Walden Two is heavy on ideas and short on action, characters, and plot. How does Skinner maintain the reader's interest?

First, anyone who is reading Walden Two should be interested in the ideas it discusses. The novel would not, and does not, maintain the interest of the large number of readers who are not at heart interested in issues of societal planning, psychology, etc. But for those readers who are interested in such issues, Walden Two contains enough radical and sometimes outrageous ideas about society to keep things interesting. Second, there is a growing tension over the course of the novel between Burris and Frazier that serves to maintain the reader's interest. In several key chapters, such as the one in which Frazier first invites Burris to his personal quarters, the relationship between them is made increasingly complicated. We keep reading, in part, because we want to know whether Burris's personal distaste for Frazier or his admiration for his accomplishments will win out.

Walden Two walks the line between fiction and non-fiction. Why do you think Skinner wrote it as a novel rather than as an extended essay? What effect do the "novelistic" parts of the book--plot, character development, and so on--have on its effectiveness as an essay?

Skinner would later write Beyond Freedom and Dignity, a book of non-fiction that restated, in more complete and more abstract terms, the principles expressed by Frazier in Walden Two. Why then did he need to write Walden Two? One reason is that the book was written relatively early in Skinner's career; many of his ideas may not have been completely fleshed-out at that point, and the form of the novel gave him a chance to explore a wide range of opinions without committing himself to them. Another (perhaps trivial) reason is that he may have wanted to fulfill his early dream of being a writer of fiction.

Probably the most important consequence of the novelistic form of Walden Two is that it allows Skinner to provide a concrete description of a "real" community living by the principles he believed in. The fictional form gives him the freedom to present Walden Two as a completed community, not one that is merely imagined. On the other hand, the novel form limits the completeness and precision of his discussion.

Frazier argues that morality, freedom and democracy are outdated concepts; the only way to fix the problems of humanity is to control human behavior using positive reinforcement. What arguments does Castle present against this view? Do you find them convincing?

Castle is unfortunately not the most level-headed of opponents, but he does have a set of clear arguments against Frazier's position. First, Castle is not willing to go along with Frazier's empirical approach to morality. The difference between right and wrong, in Castle's view, should be independent of one's goals and contexts. Thus, a society like Walden Two in which codes of conduct are formulated solely on the basis of their ability to contribute to happiness and productivity is inherently amoral, and therefore unsatisfactory. This same argument applies to Frazier's dismissal of freedom and democracy; any system that is based on the systematic control of one human being by another, Castle would say, devalues humanity itself.

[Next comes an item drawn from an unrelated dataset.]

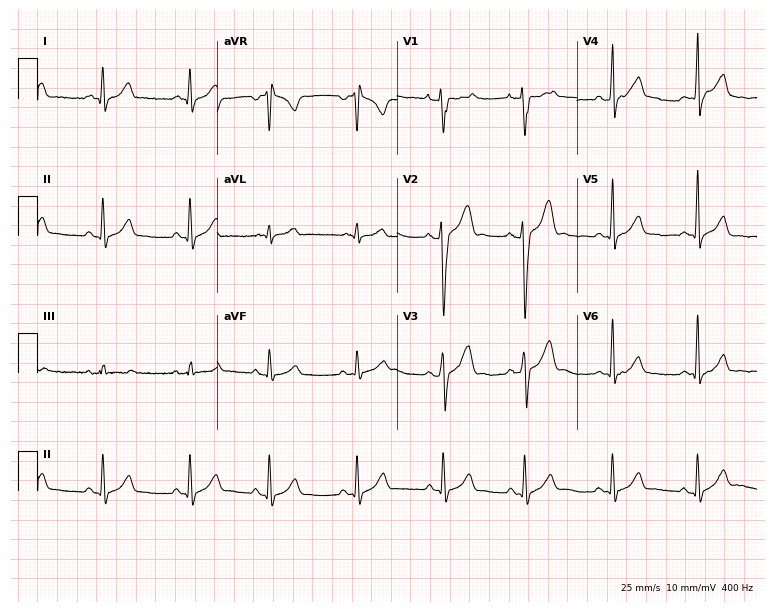
Standard 12-lead ECG recorded from a 22-year-old man (7.3-second recording at 400 Hz). Read as a normal ECG.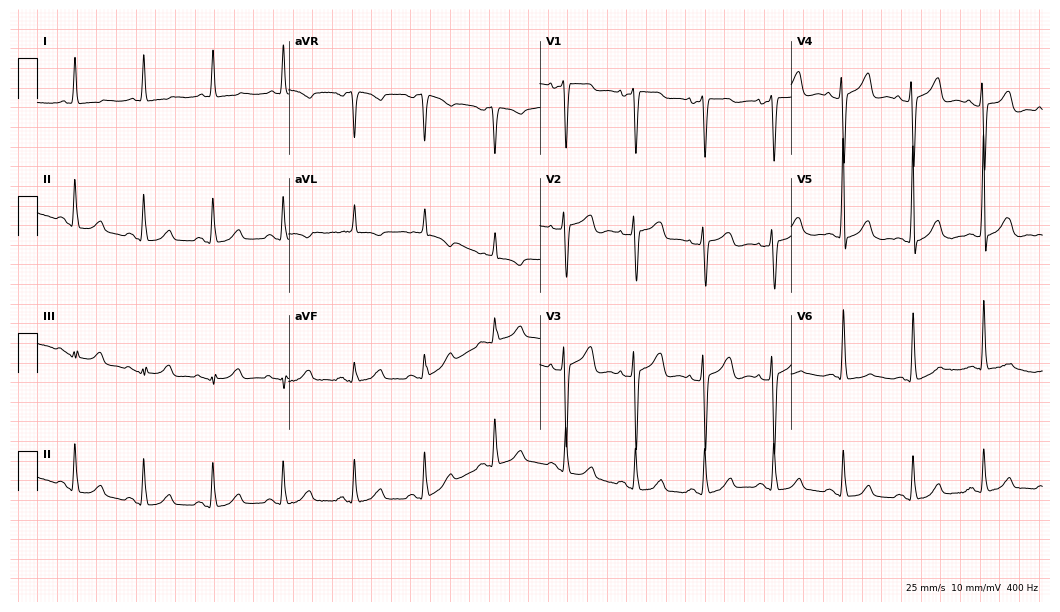
ECG (10.2-second recording at 400 Hz) — a female patient, 55 years old. Labelled as a normal ECG.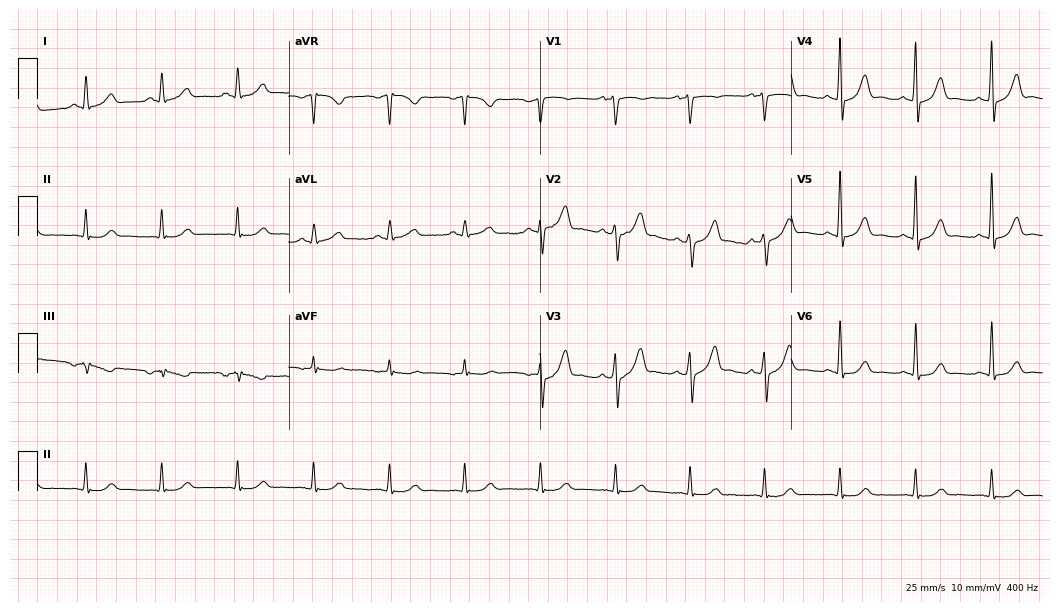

These arguments may be convincing, but they don't point to flaws in Frazier's argument. Rather, they point to differences in basic assumptions about the nature of humanity and the value of human life. According to Frazier, the ultimate good is happiness, health, satisfying social connections, and so on; according to Castle, it is the freedom to make one's own definition of the ultimate good. This difference includes elements of the dichotomies between a bevy of "isms": communalism vs. individualism, empiricism vs. idealism, and communism vs, capitalism.